O zaman Fethullah Gülen Hareketi’nin tarihi geçmişinden bahseder misiniz?


Öncelikle; Fethullah Gülen’in din anlayışı bir kere sakattır. İkincisi; Fethullah Gülen artık Nurcu değildir. Said Nursi’nin çizdiği yoldan çıkmıştır. Üçüncüsü; Gülen Hareketi artık İslâmi bir cemaat de değil, uluslararası şebekenin bir parçasıdır. Dolayısıyla insanların İslâmî kavramlar ve naslarından yararlanarak Gülen’i savunmaları çok abestir.
Fethullah Gülen, 12 Mart muhtırasından sonra sıkıyönetim tarafından sorgulanmıştır. Sıkıyönetim Komutanı İrfan Özaydınlı onu sorguya çekmiştir. Özaydınlı, üç kişiyi sorgulamıştır. Burhaneddin Kayahan, Kadir Mısıroğlu bir de Fethullah Gülen. Kayahan o sorgulamadan sonra asistanlıktan atıldı, Mısıroğlu yurtdışına çıkmak zorunda kaldı ama Gülen’in önü açıldı. Yani öyle pirüpak bir adam değil.

‘MÜSLÜMANLAŞMADAN RAHATSIZLIK DUYUYORLAR’

Ayrıca Gülen, temelde kendisinin dışında hem Türkiye’de, hem de dünyada İslâmi hassasiyetleri olan insanların bir yerlere gelmesinden rahatsızlık duyar. Milli Görüş camiasına da düşmanlığı oradan gelir. Biraz daha az Müslüman olsaydık, Gülen’in hoşuna giderdi. Türkiye ve dünya Müslümanlaştıkça, Fethullah Gülen hırçınlaşıyor. Mısır’ın, Tunus’un, Türkiye’nin Müslümanlaşmasından rahatsızlık duyuyor. Gülen, İslâm’ın kendi tekelinde olduğunu sanıyor. Böyle bir ruh haline sahip.

Gülen’in bu yüzden 1980’li yıllara kadar Milli Görüş’e etmediği, söylemediği kalmamıştır. Mustafa Kamalak bunu niye görmüyor, onu da anlamıyorum. Erbakan’ın varisi olarak kendisini kabul eden Kamalak, daha önce Gülen’in Erbakan ile ilgili söyledikleri hakaretlerin hiçbirini söylenmemiş gibi davranıyor.

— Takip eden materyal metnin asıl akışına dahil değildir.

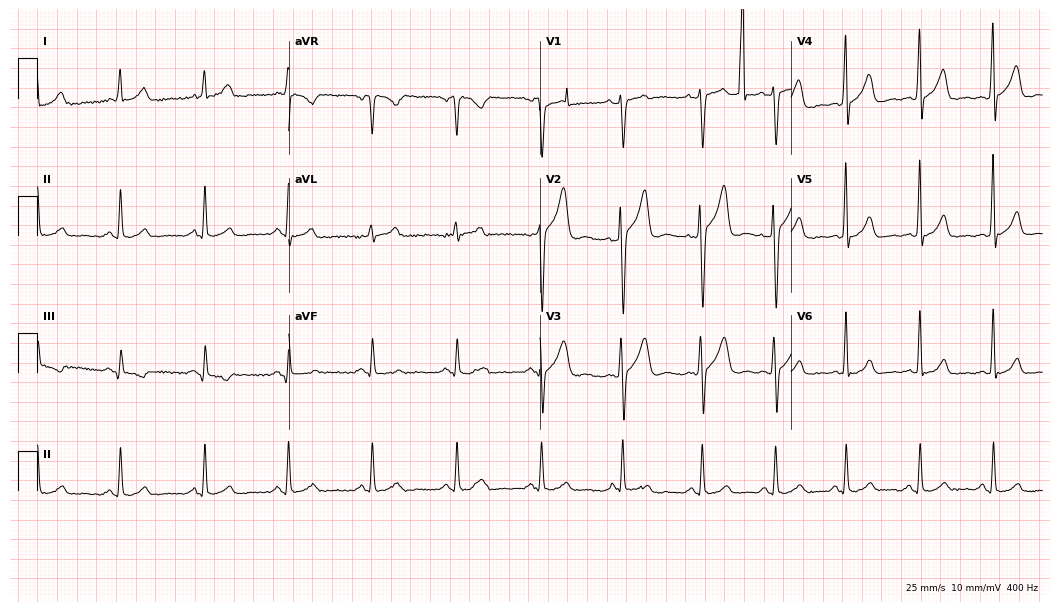
Resting 12-lead electrocardiogram. Patient: a 51-year-old male. Read as a normal ECG.
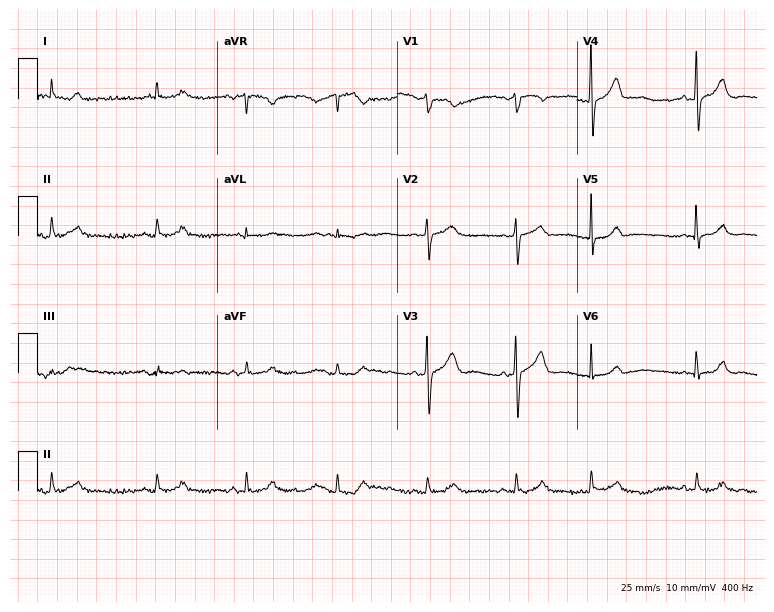
Standard 12-lead ECG recorded from an 80-year-old male patient (7.3-second recording at 400 Hz). None of these six findings is recorded: first-degree AV block, right bundle branch block, left bundle branch block, sinus bradycardia, atrial fibrillation, sinus tachycardia. Findings outside these six are not listed.

Bir de biz bu sıkıntıyı 1977 seçimlerinde de gördük. Seçimlerden önce Nurcular, Milli Selamet Partisi’nden peyderpey istifa ettiler. O zaman Milli Selamet Partisi senatörlerle beraber 52 parlamenter vardı, 24’e düştü. Hava durumu gibi her akşam bir iki kişi istifa ederek, Milli Selamet Partisi seçime girdi. Şu anda da aynı taktik var. Becerebilirse, kendisine yakın olan milletvekilleri varsa, seçime doğru birkaçı daha istifa eder...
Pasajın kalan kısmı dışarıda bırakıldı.